Goal of the exercise –
Give back every record below word for word, with the pictures omitted.

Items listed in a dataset
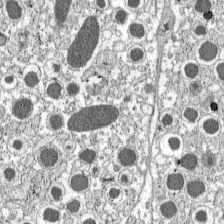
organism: C57BL Mouse
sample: Pancreatic islet
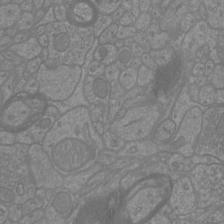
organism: Mouse
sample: Cortical neurons
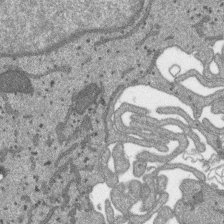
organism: Human
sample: Lung epithelial cells infected with SARS-CoV-2
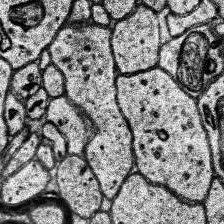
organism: Human
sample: Temporal Lobe
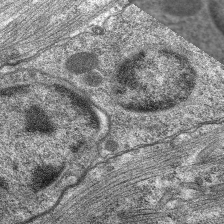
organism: C. elegans
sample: Pharynx
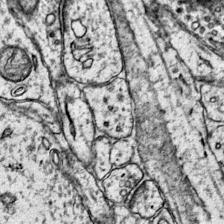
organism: Mouse
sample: Primary visual cortex
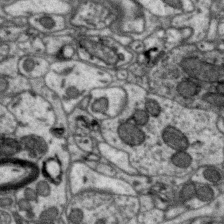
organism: Zebra finch
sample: Brain
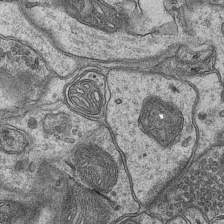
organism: Mouse
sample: CA1 Hippocampus
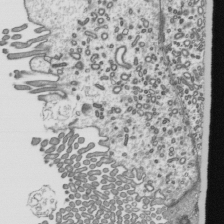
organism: Mouse
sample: Mouse epididymis efferent ductule cilia
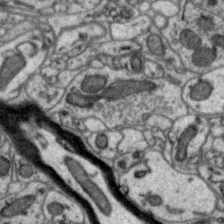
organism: Zebra finch
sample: Brain
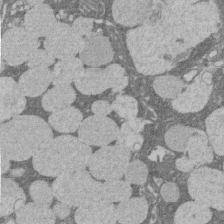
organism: Rat
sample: Salivary granule
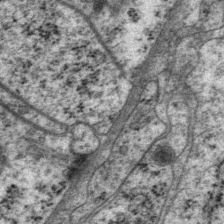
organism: P. pacificus
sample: Pharynx
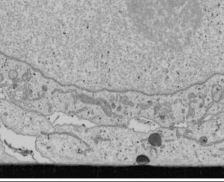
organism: Human
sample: Mitochondria in U2OS cells
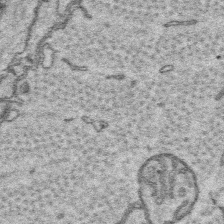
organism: Platynereis dumerilii
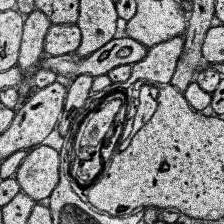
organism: Human
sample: Temporal Lobe
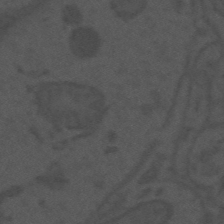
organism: Mouse
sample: Suprachiasmatic nucleus
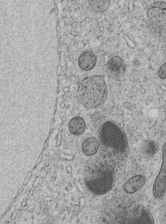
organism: C. elegans
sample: C. elegans embryo early stage
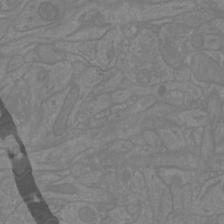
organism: Mouse
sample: Cortical neurons
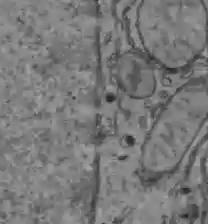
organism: C57BL Mouse
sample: Liver
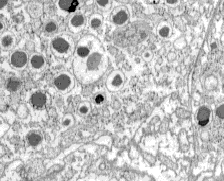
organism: C57BL Mouse
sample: Pancreatic islet
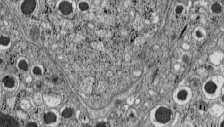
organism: C57BL Mouse
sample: Pancreatic islet
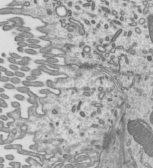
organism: Mouse
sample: Mouse epididymis efferent ductule cilia
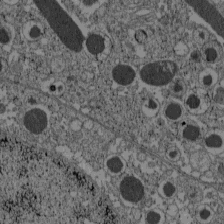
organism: C57BL Mouse
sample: Pancreatic islet
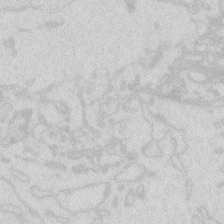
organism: Zebrafish
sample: Macrophage
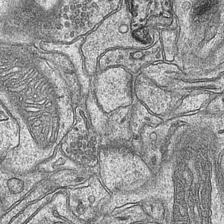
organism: Mouse
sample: CA1 Hippocampus
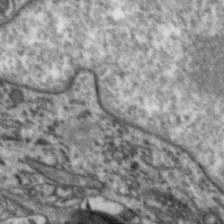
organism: Zebra finch
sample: Brain
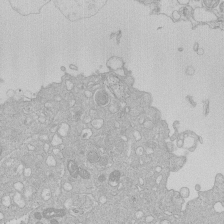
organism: Human
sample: Macrophage cells
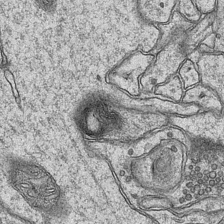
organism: Mouse
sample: CA1 Hippocampus
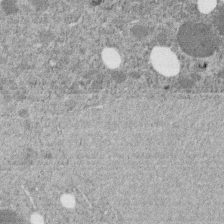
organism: C. elegans
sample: C. elegans embryo early stage
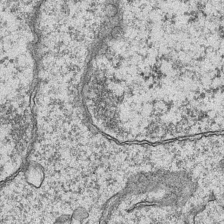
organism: Mouse
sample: CA1 Hippocampus
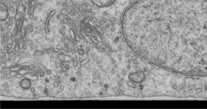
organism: Human
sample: Centriole in RPE cells
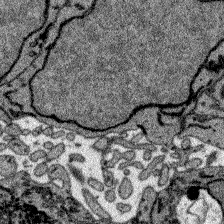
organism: Zebrafish
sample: Larval olfactory bulb
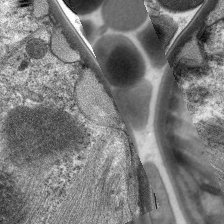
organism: C. elegans
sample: Pharynx
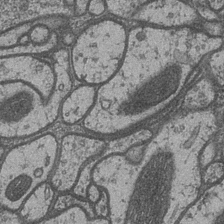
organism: Drosophila
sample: Optic medulla
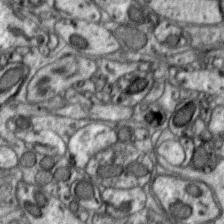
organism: Zebra finch
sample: Brain
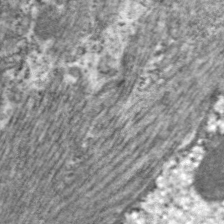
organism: C. elegans
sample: Pharynx
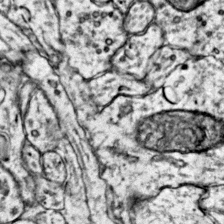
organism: Mouse
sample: Primary visual cortex
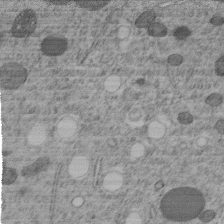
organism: C. elegans
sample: C. elegans embryo early stage
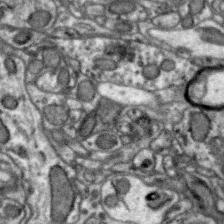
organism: Zebra finch
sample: Brain
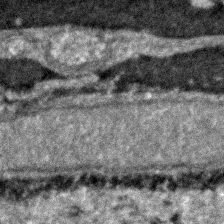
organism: Zebrafish
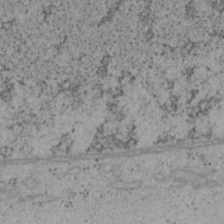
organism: Human
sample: HeLa cells
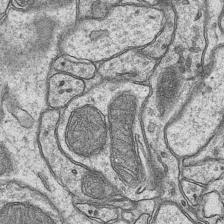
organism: Mouse
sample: CA1 Hippocampus
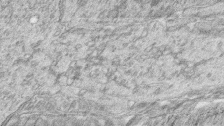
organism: Zebrafish
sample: synaptic ribbons in rod cells and cone cells
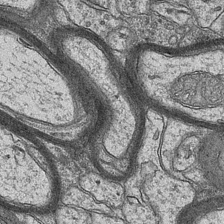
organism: Mouse
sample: CA1 Hippocampus
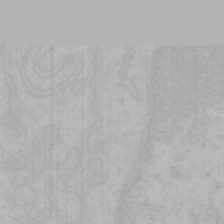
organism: Mouse
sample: Choroid plexus
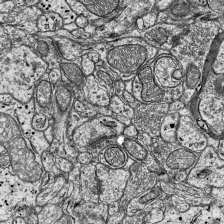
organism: Mouse
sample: Visual Cortex
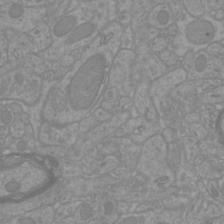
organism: Mouse
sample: Cortical neurons
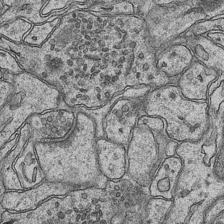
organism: Mouse
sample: CA1 Hippocampus
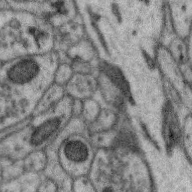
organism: Zebra finch
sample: Brain
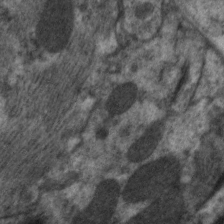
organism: C. elegans
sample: Pharynx
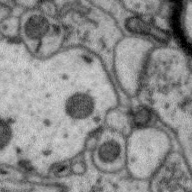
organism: Zebra finch
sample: Brain
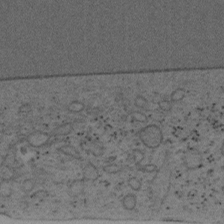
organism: Human
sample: HeLa cells
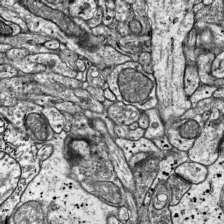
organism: Mouse
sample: Visual Cortex
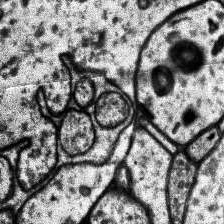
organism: Human
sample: Temporal Lobe
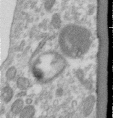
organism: Human
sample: Centriole in RPE cells
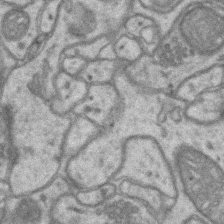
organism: Mouse
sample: CA1 Hippocampus
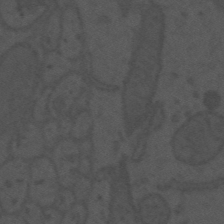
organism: Mouse
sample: Suprachiasmatic nucleus
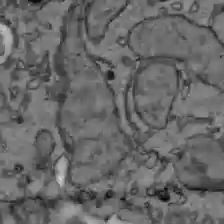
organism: C57BL Mouse
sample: Liver
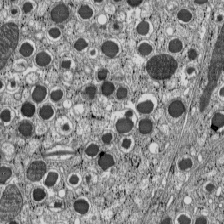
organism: C57BL Mouse
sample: Pancreatic islet
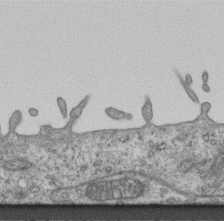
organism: Mouse
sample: Centriole in ependymal cells
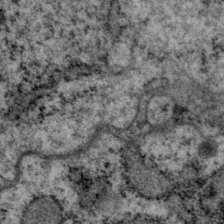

Response area –
organism: C57BL Mouse
sample: Pancreatic islet
organism: Mouse
sample: Cortical neurons
organism: Human
sample: Lung epithelial cells infected with SARS-CoV-2
organism: Human
sample: Temporal Lobe
organism: C. elegans
sample: Pharynx
organism: Mouse
sample: Primary visual cortex
organism: Zebra finch
sample: Brain
organism: Mouse
sample: CA1 Hippocampus
organism: Mouse
sample: Mouse epididymis efferent ductule cilia
organism: Zebra finch
sample: Brain
organism: Rat
sample: Salivary granule
organism: P. pacificus
sample: Pharynx
organism: Human
sample: Mitochondria in U2OS cells
organism: Platynereis dumerilii
organism: Human
sample: Temporal Lobe
organism: Mouse
sample: Suprachiasmatic nucleus
organism: C. elegans
sample: C. elegans embryo early stage
organism: Mouse
sample: Cortical neurons
organism: C57BL Mouse
sample: Liver
organism: C57BL Mouse
sample: Pancreatic islet
organism: C57BL Mouse
sample: Pancreatic islet
organism: Mouse
sample: Mouse epididymis efferent ductule cilia
organism: C57BL Mouse
sample: Pancreatic islet
organism: Zebrafish
sample: Macrophage
organism: Mouse
sample: CA1 Hippocampus
organism: Zebra finch
sample: Brain
organism: Human
sample: Macrophage cells
organism: Mouse
sample: CA1 Hippocampus
organism: C. elegans
sample: C. elegans embryo early stage
organism: Mouse
sample: CA1 Hippocampus
organism: Human
sample: Centriole in RPE cells
organism: Zebrafish
sample: Larval olfactory bulb
organism: C. elegans
sample: Pharynx
organism: Drosophila
sample: Optic medulla
organism: Zebra finch
sample: Brain
organism: C. elegans
sample: Pharynx
organism: Mouse
sample: Primary visual cortex
organism: C. elegans
sample: C. elegans embryo early stage
organism: Zebra finch
sample: Brain
organism: Zebrafish
organism: Human
sample: HeLa cells
organism: Mouse
sample: CA1 Hippocampus
organism: Zebrafish
sample: synaptic ribbons in rod cells and cone cells
organism: Mouse
sample: CA1 Hippocampus
organism: Mouse
sample: Choroid plexus
organism: Mouse
sample: Visual Cortex
organism: Mouse
sample: Cortical neurons
organism: Mouse
sample: CA1 Hippocampus
organism: Zebra finch
sample: Brain
organism: C. elegans
sample: Pharynx
organism: Zebra finch
sample: Brain
organism: Human
sample: HeLa cells
organism: Mouse
sample: Visual Cortex
organism: Human
sample: Temporal Lobe
organism: Human
sample: Centriole in RPE cells
organism: Mouse
sample: CA1 Hippocampus
organism: Mouse
sample: Suprachiasmatic nucleus
organism: C57BL Mouse
sample: Liver
organism: C57BL Mouse
sample: Pancreatic islet
organism: Mouse
sample: Centriole in ependymal cells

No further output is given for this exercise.